Michigan man found with 1,400 illegal fish in his freezer

Local

Conservation Officers Joshua Wright (left) and Mark Papineau confiscated more than 1,400 illegal panfish from a Gladwin, Michigan, man. Papineau had received several tips about a man suspected of poaching larger numbers of fish from Lake Lancer, located in Gladwin County.

GLADWIN, MI (WJMN) – Multiple tips about over fishing called into the Michigan Department of Natural Resources led officers to investigate a Gladwin County man. On the morning of August 14, 2019, Conservation Officers Mark Papineau and Joshua Wright conducted a marine patrol on Lake Lancer.

During their investigation, officers found a boat and truck matching the description from their tips. They made contact with the owner who had 13 panfish in his possession. he was within the daily limit of 25. Officers checked later that morning and the boat was gone.

“I’m not over the limit.”

Later the same day, when officers Papineau and Wright returned to the same location, they noticed the man’s vehicle and boat trailer. After waiting an hour, the man returned to the dock. Officers say when the man spotted them, he immediately yelled, “I’m not over the limit.” Officers found he had 24 panfish with him. He admitted this was in addition to the 13 he had caught earlier in the day, which was over the daily limit.

Officers then followed the man back to his home to collect the illegally caught fish. The man consented to letting them search his chest freezers in their garage. They found the 13 fish from earlier in the day, plus an additional six he had not reported. Officers then discovered 70 bags full of filleted panfish, totaling more than 1,400.
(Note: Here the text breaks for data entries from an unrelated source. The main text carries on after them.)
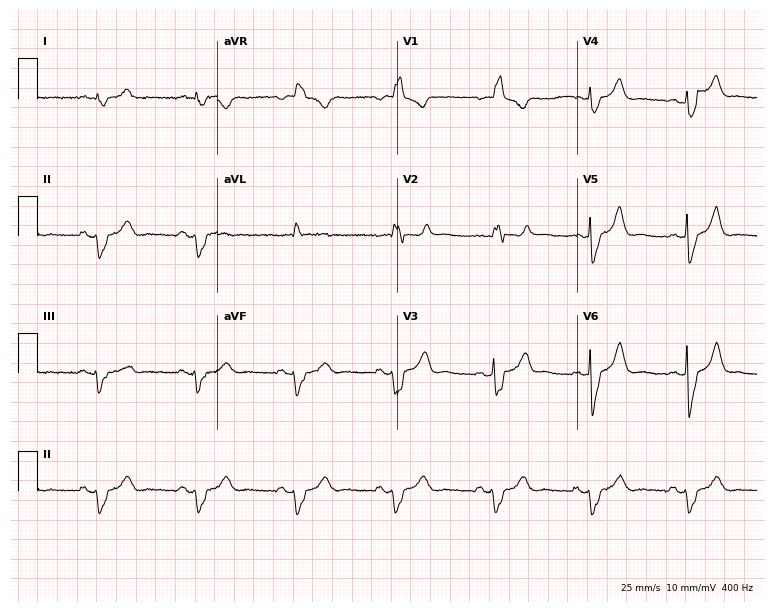
12-lead ECG from a male patient, 53 years old. Findings include right bundle branch block.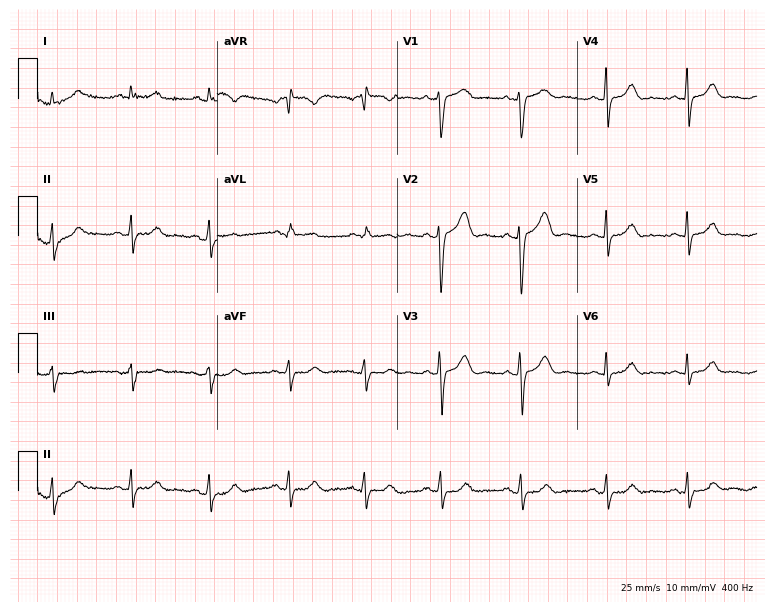
Resting 12-lead electrocardiogram (7.3-second recording at 400 Hz). Patient: a 24-year-old female. Read as a normal ECG.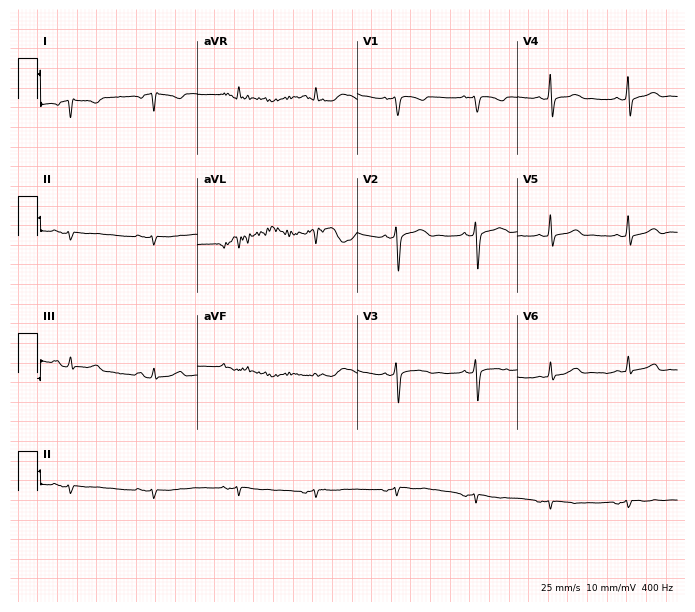
Resting 12-lead electrocardiogram. Patient: a female, 27 years old. None of these six findings is recorded: first-degree AV block, right bundle branch block, left bundle branch block, sinus bradycardia, atrial fibrillation, sinus tachycardia.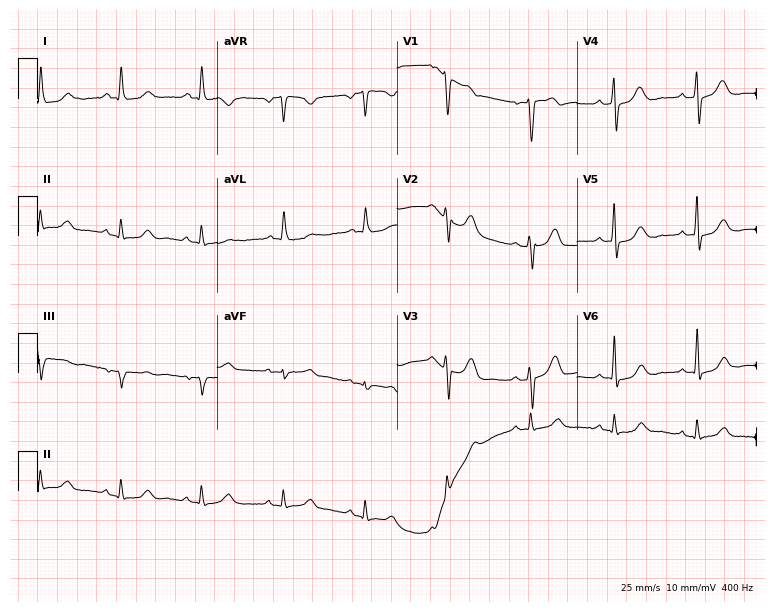
12-lead ECG from a 72-year-old female patient (7.3-second recording at 400 Hz). No first-degree AV block, right bundle branch block (RBBB), left bundle branch block (LBBB), sinus bradycardia, atrial fibrillation (AF) or sinus tachycardia recorded for this tracing.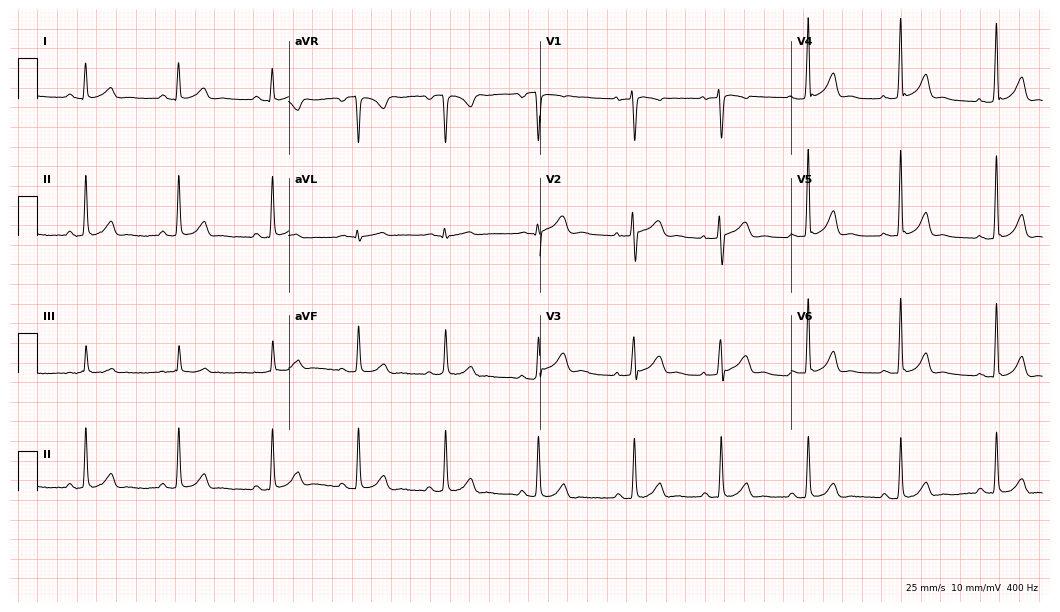
Electrocardiogram, a woman, 21 years old. Overall reading on record: normal ECG.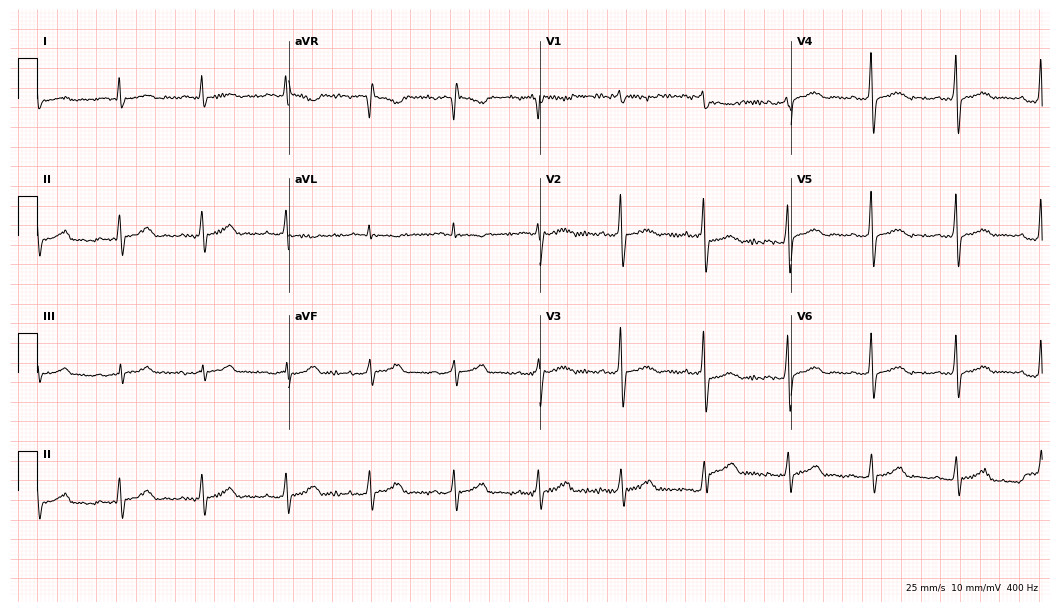
ECG (10.2-second recording at 400 Hz) — a female, 59 years old. Screened for six findings — first-degree AV block, right bundle branch block, left bundle branch block, sinus bradycardia, atrial fibrillation, sinus tachycardia — none is recorded.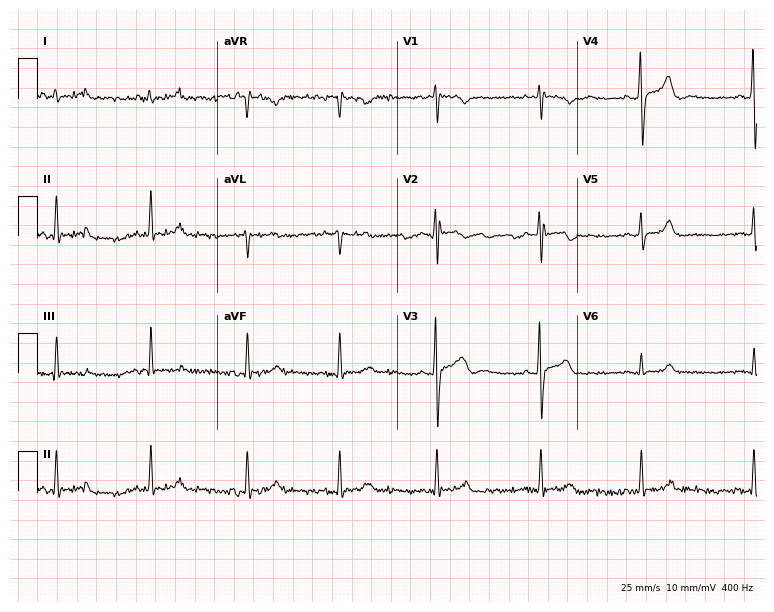
Electrocardiogram, a 30-year-old male. Of the six screened findings (first-degree AV block, right bundle branch block (RBBB), left bundle branch block (LBBB), sinus bradycardia, atrial fibrillation (AF), sinus tachycardia), none is recorded. Other findings, if any, are not listed.

The fish were confiscated and the man was issued a ticket. Once the fish are no longer needed as evidence, they will be donated to a food bank or church.
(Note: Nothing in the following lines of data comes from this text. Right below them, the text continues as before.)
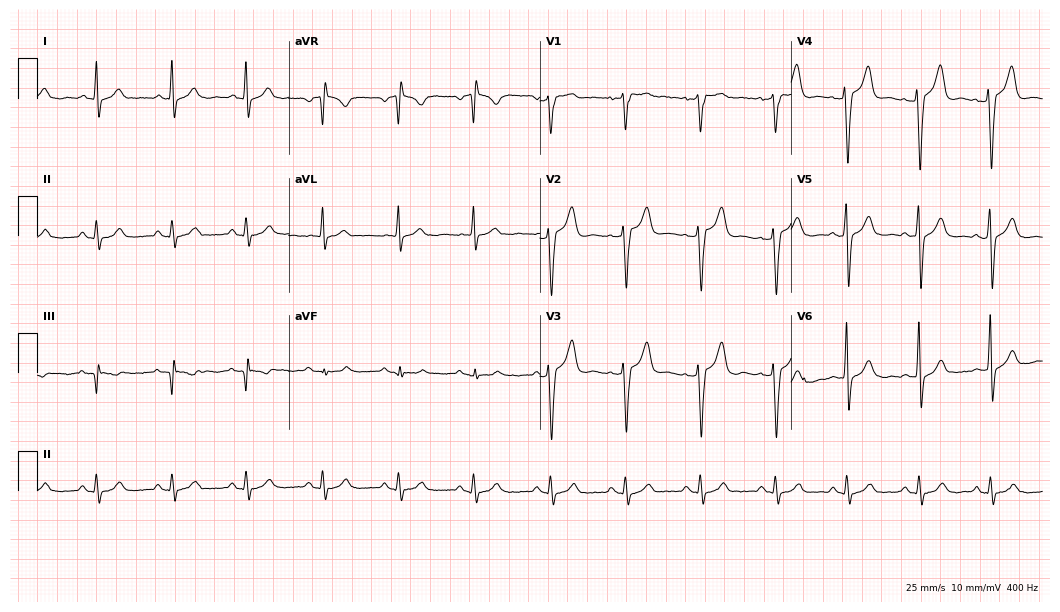
Electrocardiogram, a 42-year-old man. Of the six screened findings (first-degree AV block, right bundle branch block, left bundle branch block, sinus bradycardia, atrial fibrillation, sinus tachycardia), none is recorded.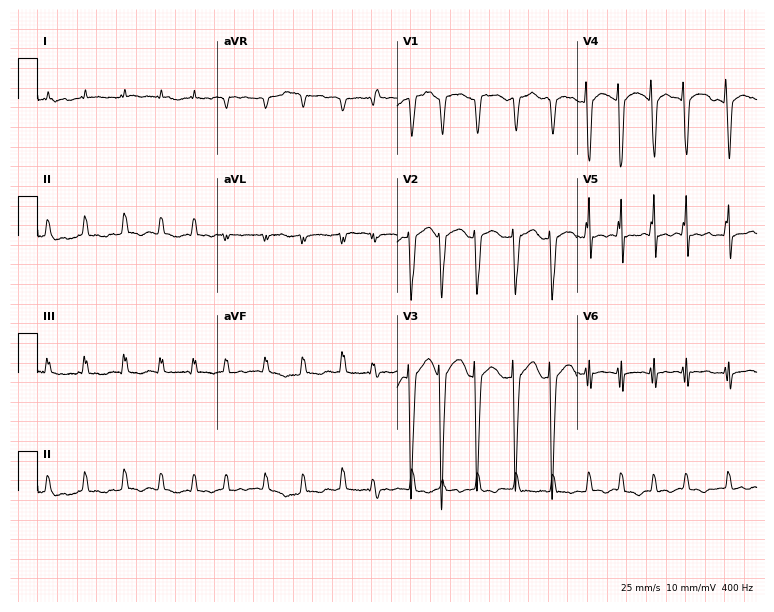
ECG (7.3-second recording at 400 Hz) — a 67-year-old man. Findings include atrial fibrillation.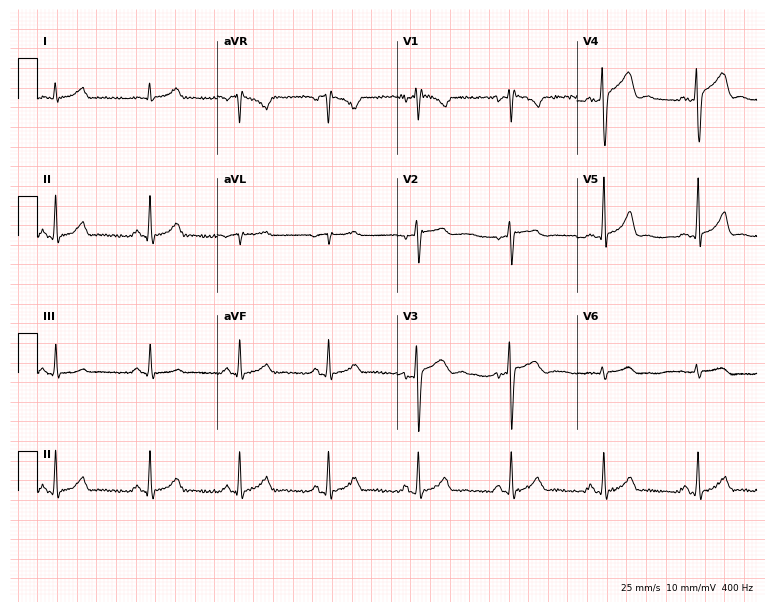
12-lead ECG (7.3-second recording at 400 Hz) from a male patient, 41 years old. Labelled as a normal ECG.

Following up on a comment about this story on Facebook, we asked the DNR why all of the fish were confiscated. Brandon Kieft, District Law Officer with the Michigan DNR responded to help explain the law.
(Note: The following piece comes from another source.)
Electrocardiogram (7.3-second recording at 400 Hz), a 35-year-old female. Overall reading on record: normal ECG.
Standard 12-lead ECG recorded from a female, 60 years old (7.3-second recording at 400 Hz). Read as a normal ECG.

Kieft said, “The best way to describe it is that a person can only have their daily possession limit plus 2 additional days possession limit.  Those additional 2 days limit must be processed in a certain manner by law.  In this gentleman’s case, the panfish daily limit is 25.  Therefore, he could only have a total of 75 fish in his possession.”

Below is the section of law Kieft is referring to.

324.48721 Possession limits of fish.

Sec. 48721. (1) The commission shall issue an order under part 411 establishing possession limits of fish consistent with this section. An individual shall not possess more than the daily possession limit or aggregate daily possession limit, as applicable, of fish at the place where the fish were taken or in route from that place to either of the following:

(a) His or her automobile or other principal means of land transportation.

(b) His or her residence or temporary place of lodging.

(2) In addition to 1 day’s possession limit of fish, an individual may possess an additional 2 days’ possession limit of fish that are processed by any of the following methods:

(a) Canning in a sealed container.

(b) Curing by smoking or drying.

(c) Freezing in a solid state.

(3) An individual’s processed fish aboard a vessel, on the water or at dockside, are considered to be in the individual’s possession for the purposes of subsection (2).

(4) An individual shall not possess a fish illegally taken.